We can make the recommendation system smarter and more useful by implementing several enhancements. Below are possible improvements with example code for each.


### 1. Use a Larger / More Detailed Dataset
Using more transactions improves the quality of association rules. You can merge multiple CSV files into one dataset.


In [2]:
import pandas as pd

# Example: load multiple CSV files into a single DataFrame
# files = ["dataset1.csv", "dataset2.csv", "dataset3.csv"]
# df = pd.concat([pd.read_csv(f) for f in files], ignore_index=True)

# Preview
# df.head()


### 2. Include Quantities and Frequency
Currently, items are treated as just present/absent. By including the quantity of items purchased, recommendations can be weighted more accurately.


In [3]:
# Example: if the dataset has a 'Quantity' column
# df['Weighted'] = df['Quantity']  # could multiply by price or other factor

# You could then use this weight when generating association rules
# e.g., frequent_itemsets = apriori(df_encoded, min_support=0.01, use_colnames=True, weight_col='Weighted')
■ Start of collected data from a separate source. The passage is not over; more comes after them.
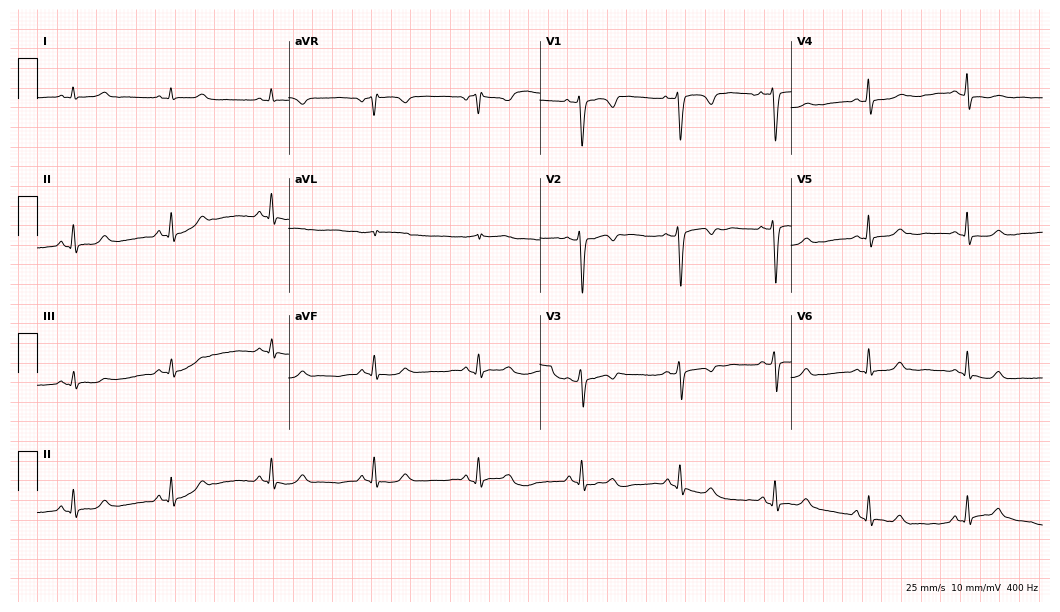
ECG (10.2-second recording at 400 Hz) — a woman, 69 years old. Screened for six findings — first-degree AV block, right bundle branch block (RBBB), left bundle branch block (LBBB), sinus bradycardia, atrial fibrillation (AF), sinus tachycardia — none is recorded.
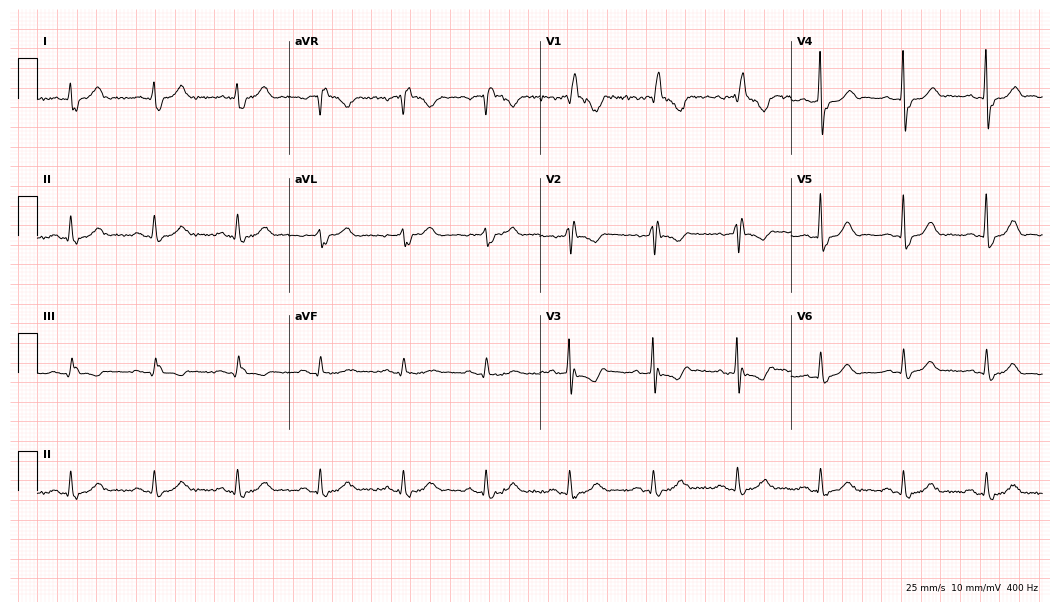
Standard 12-lead ECG recorded from an 82-year-old man (10.2-second recording at 400 Hz). The tracing shows right bundle branch block.
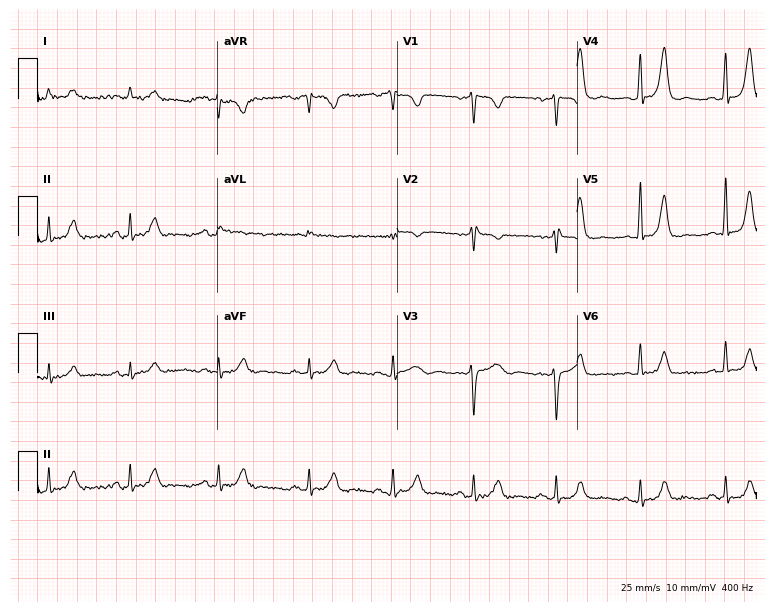
Electrocardiogram, a 41-year-old female patient. Of the six screened findings (first-degree AV block, right bundle branch block, left bundle branch block, sinus bradycardia, atrial fibrillation, sinus tachycardia), none is recorded. Only these six findings were labelled.
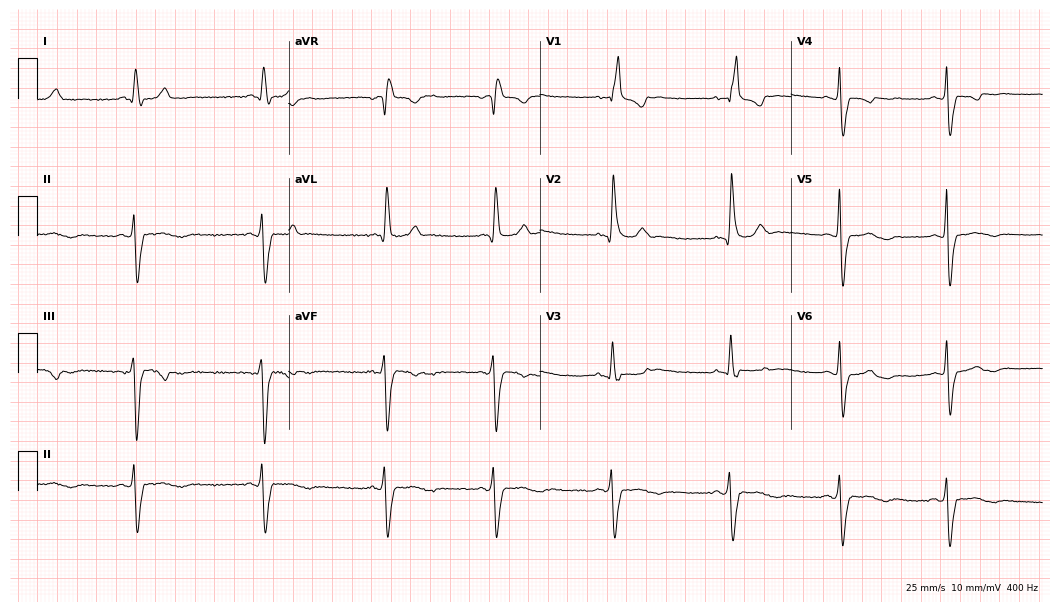
12-lead ECG from a woman, 65 years old (10.2-second recording at 400 Hz). Shows right bundle branch block.
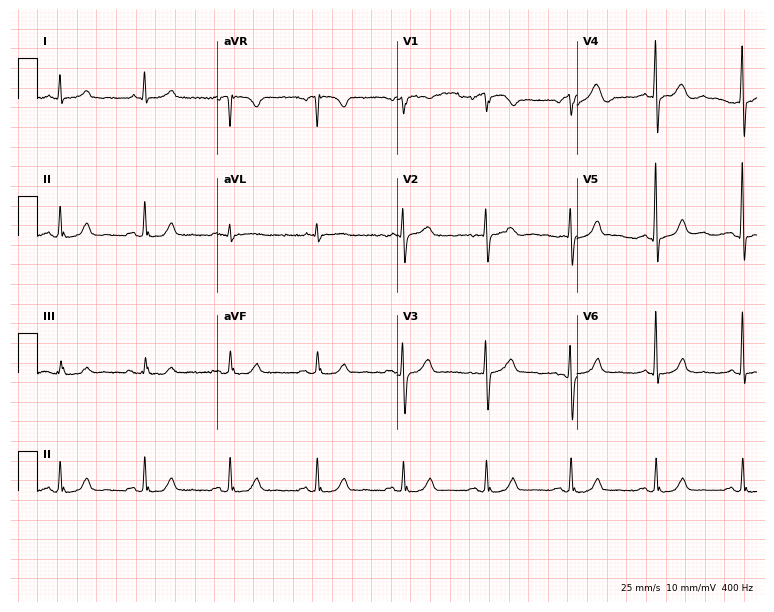
12-lead ECG from a 60-year-old woman. Labelled as a normal ECG.
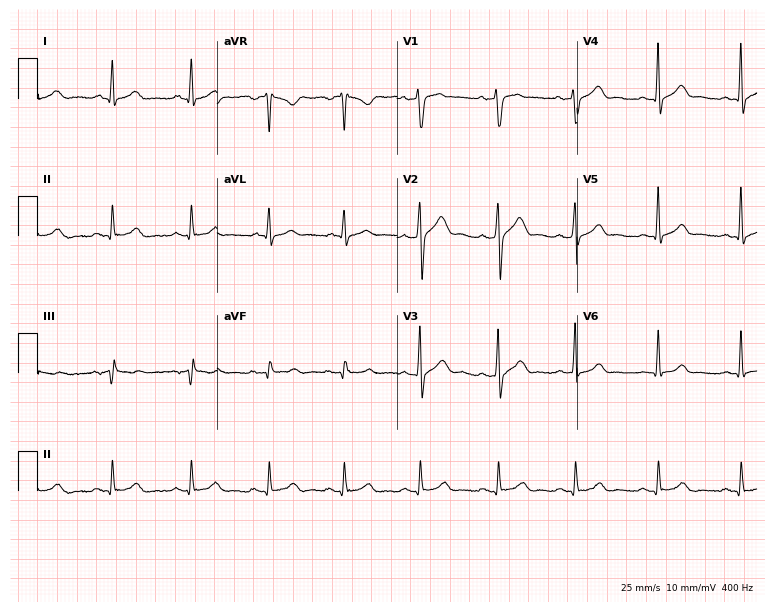
12-lead ECG from a man, 46 years old. Labelled as a normal ECG.
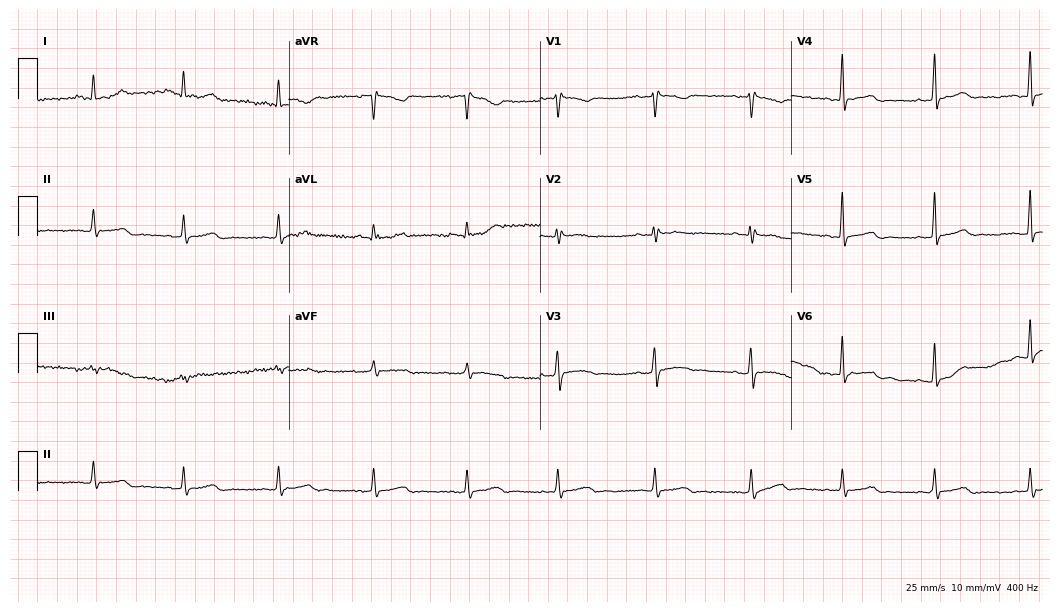
Resting 12-lead electrocardiogram. Patient: a female, 32 years old. None of these six findings is recorded: first-degree AV block, right bundle branch block, left bundle branch block, sinus bradycardia, atrial fibrillation, sinus tachycardia.
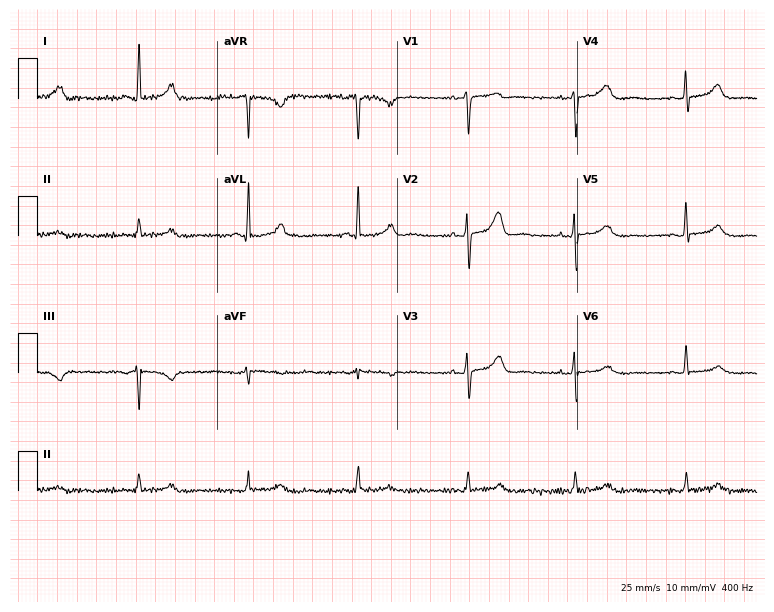
Standard 12-lead ECG recorded from a woman, 52 years old. Read as a normal ECG.
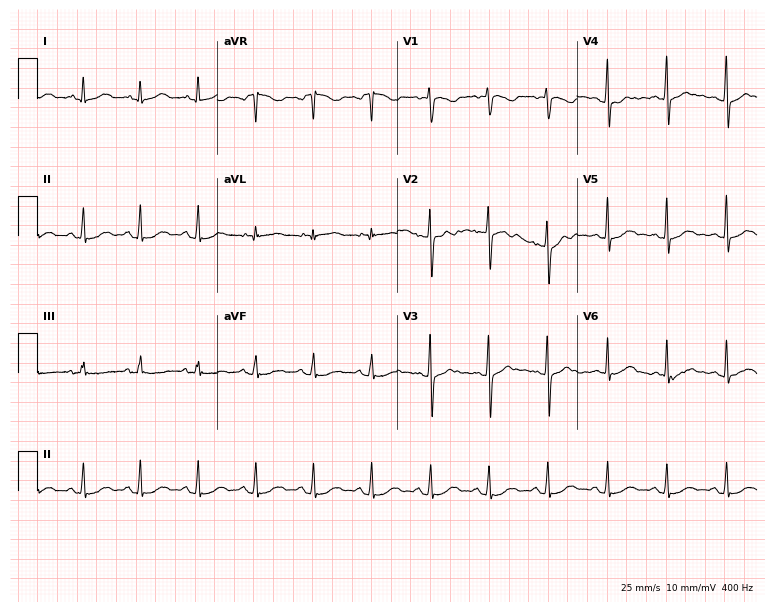
ECG — a woman, 24 years old. Labelled as a normal ECG.
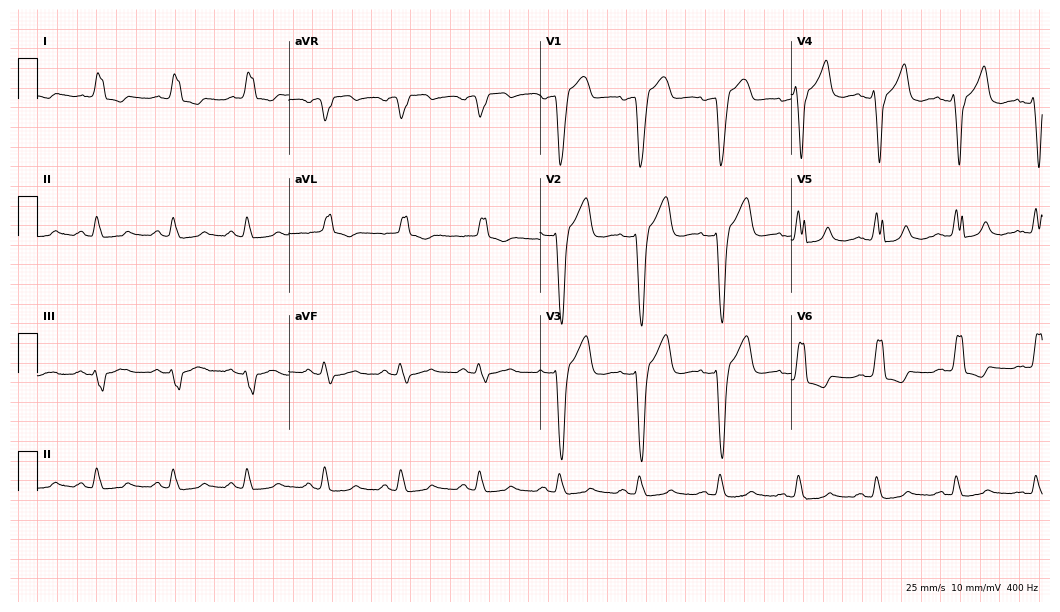
Standard 12-lead ECG recorded from a 72-year-old male. The tracing shows left bundle branch block.
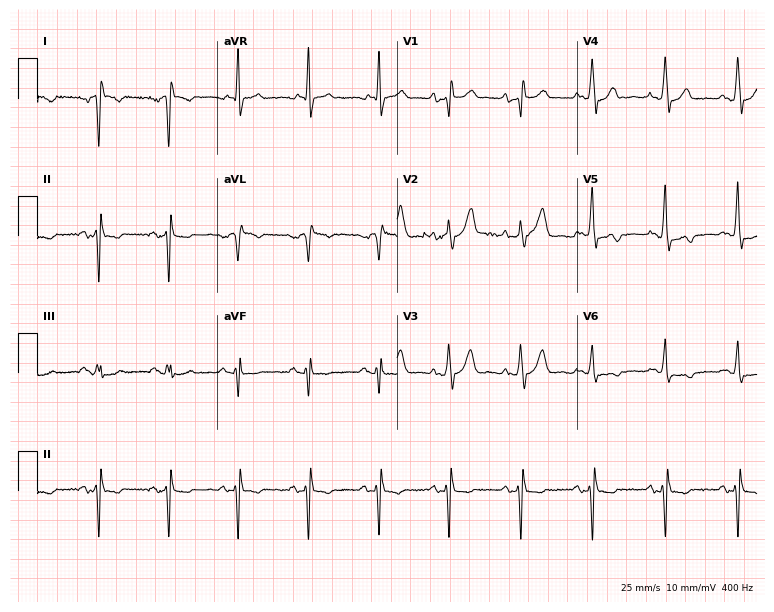
12-lead ECG (7.3-second recording at 400 Hz) from an 84-year-old male patient. Screened for six findings — first-degree AV block, right bundle branch block (RBBB), left bundle branch block (LBBB), sinus bradycardia, atrial fibrillation (AF), sinus tachycardia — none is recorded.

### 3. Filter Recommendations by Basket Context
Not all recommended items make sense together. Filtering by category or type can make suggestions more relevant.


In [4]:
# Example: define categories
# categories = {'pasta': 'pantry', 'olive oil': 'pantry', 'ice cream': 'frozen', 'tomato': 'produce'}
# basket = ['pasta', 'olive oil']
# recommended = ['ice cream', 'tomato', 'rolls/buns']

# Filter recommendations by category of first basket item
# filtered = [item for item in recommended if categories.get(item) == categories.get(basket[0])]
# print(filtered)


### 5. Collaborative Filtering
We can suggest items based on what similar customers bought, not just co-occurrence in baskets.


In [5]:
# from surprise import Dataset, Reader, KNNBasic

# Prepare dataset
# reader = Reader(rating_scale=(1, 5))
# data = Dataset.load_from_df(df[['UserID','Item','Rating']], reader)

# Item-based collaborative filtering
# sim_options = {'name': 'cosine', 'user_based': False}
# algo = KNNBasic(sim_options=sim_options)
# algo.fit(data.build_full_trainset())